- [What needs to be done] Starting at the line that contains "Sunnmørsalpane", return every line through the end of the data exactly, without pictures.

- [Provided data]
-----
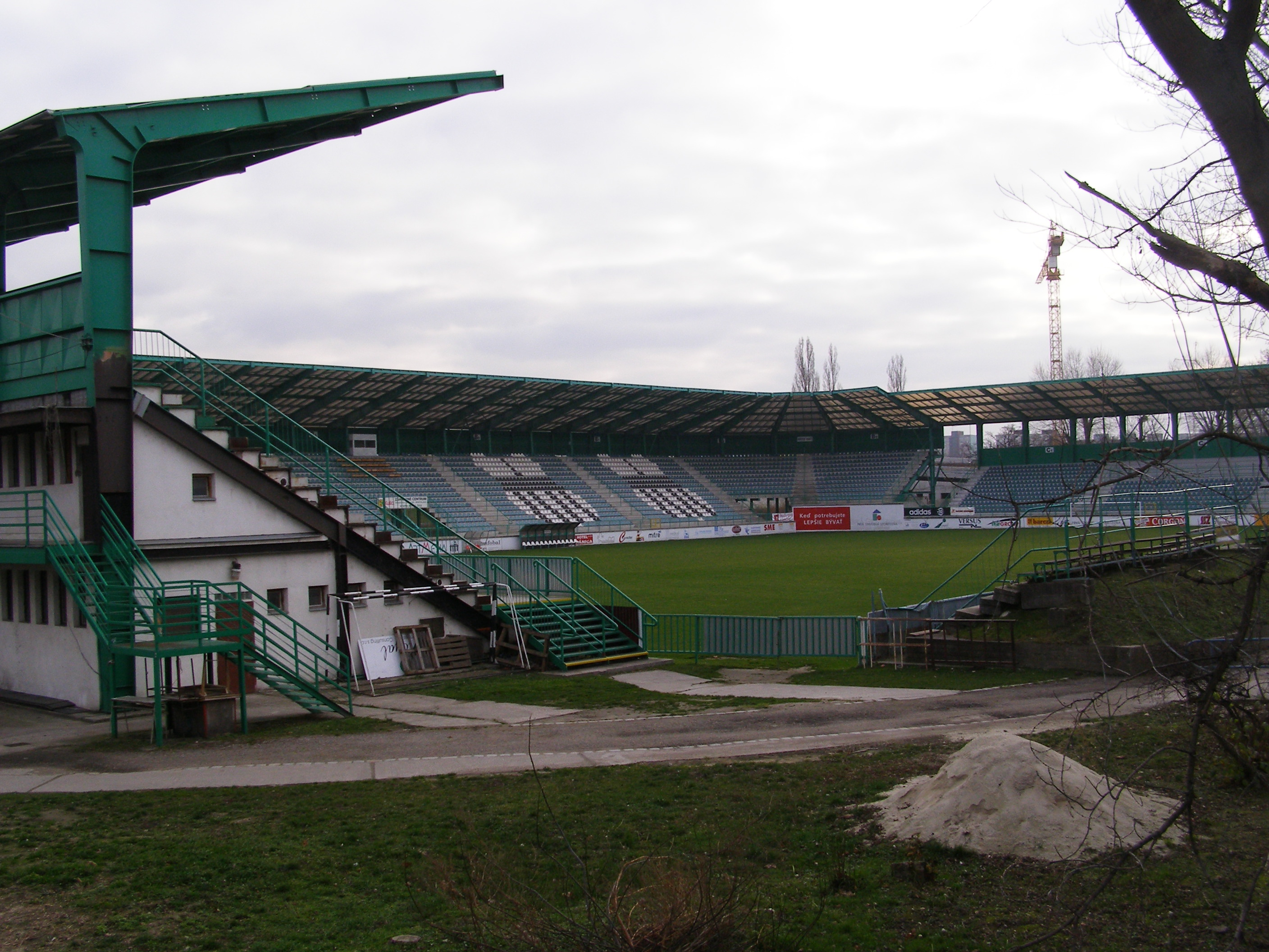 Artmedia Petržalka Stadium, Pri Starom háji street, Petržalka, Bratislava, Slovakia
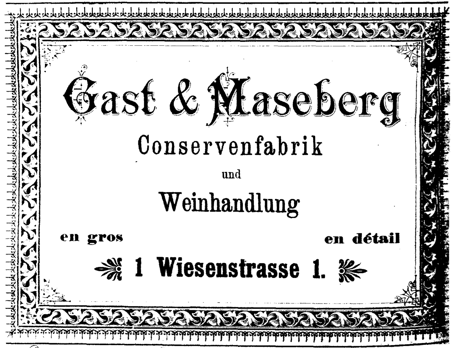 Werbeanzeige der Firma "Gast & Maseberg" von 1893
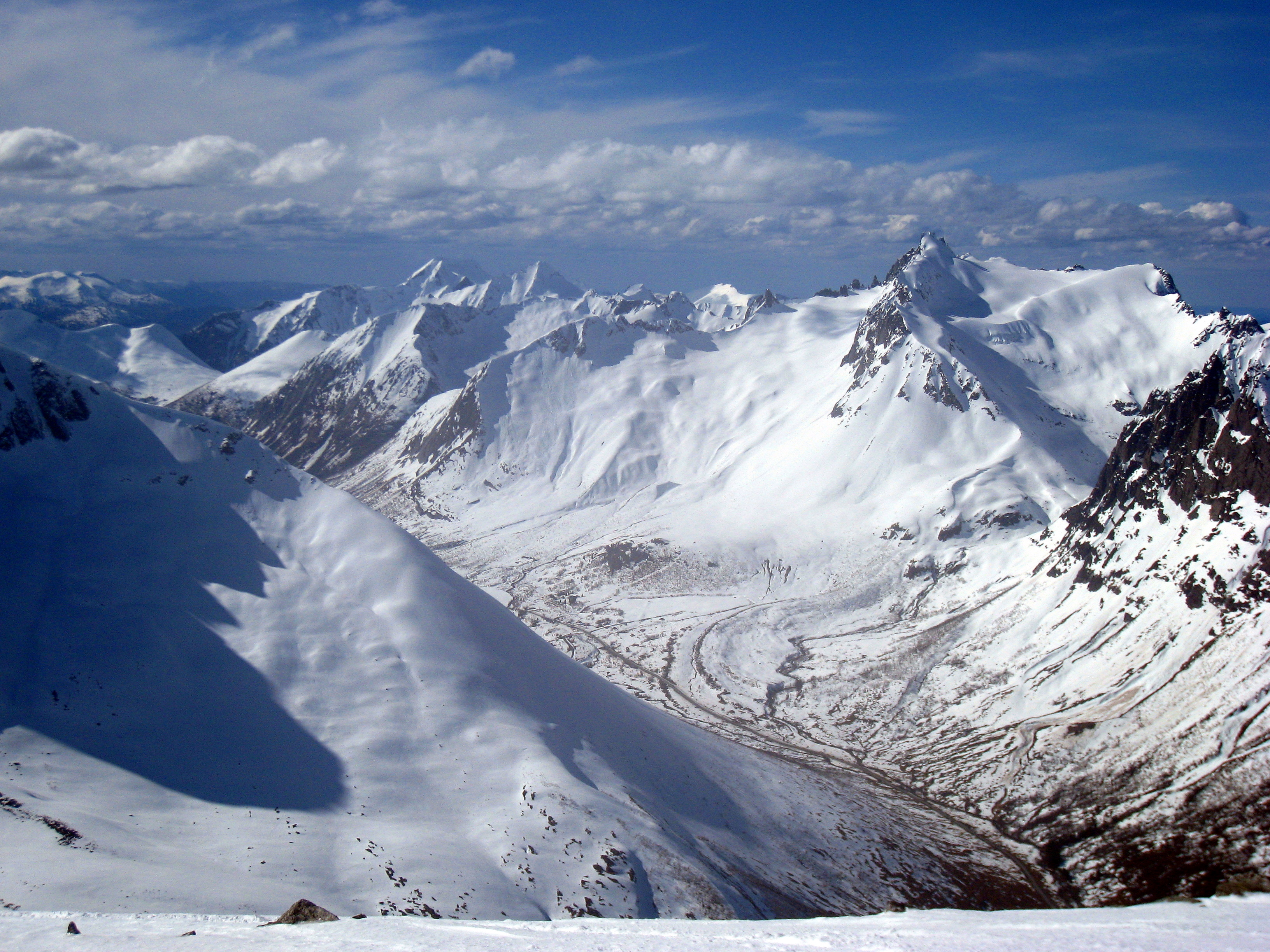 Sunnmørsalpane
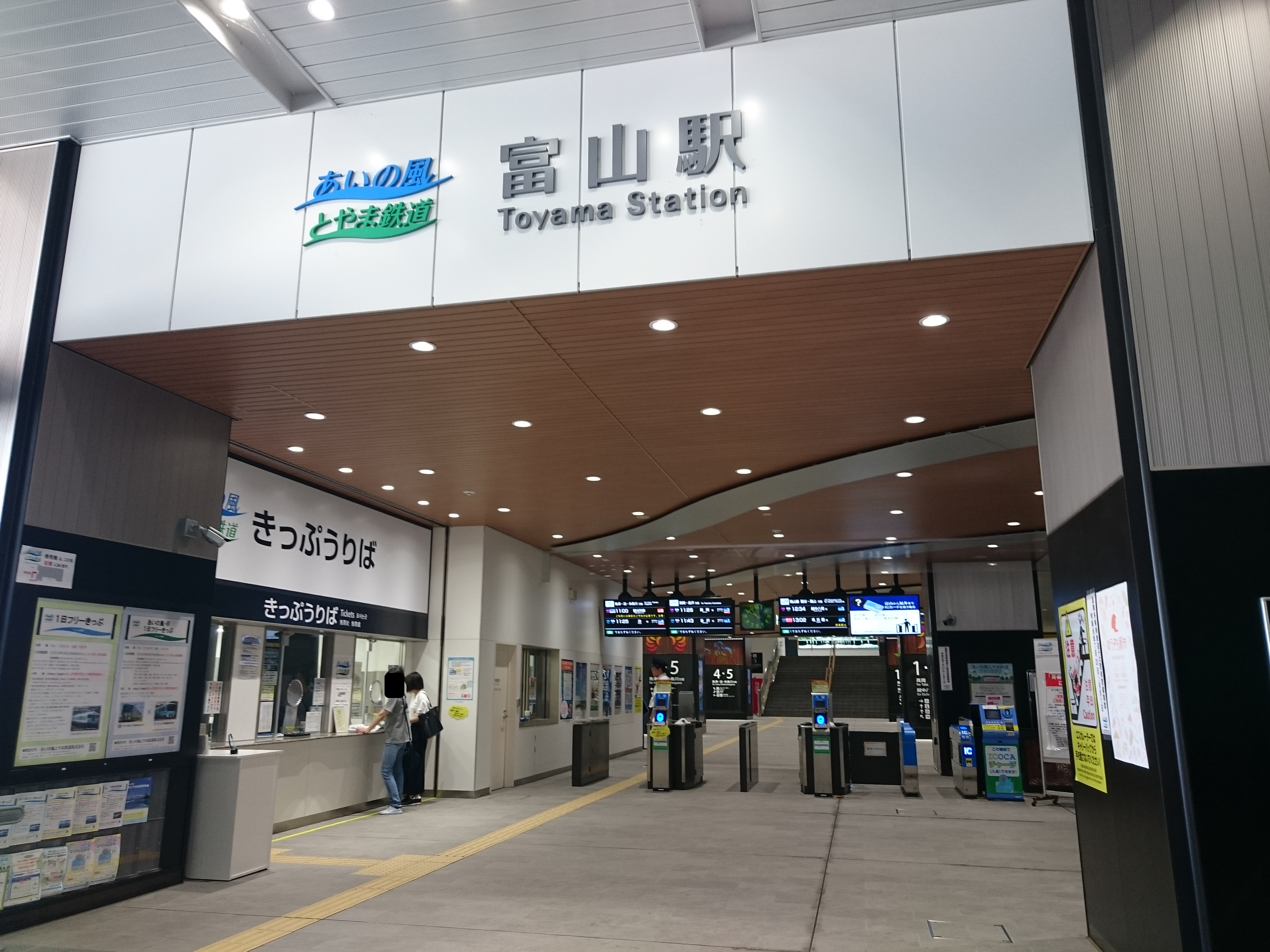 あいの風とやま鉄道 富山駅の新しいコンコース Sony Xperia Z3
-----
- [Exercise solution]
 Sunnmørsalpane
 あいの風とやま鉄道 富山駅の新しいコンコース Sony Xperia Z3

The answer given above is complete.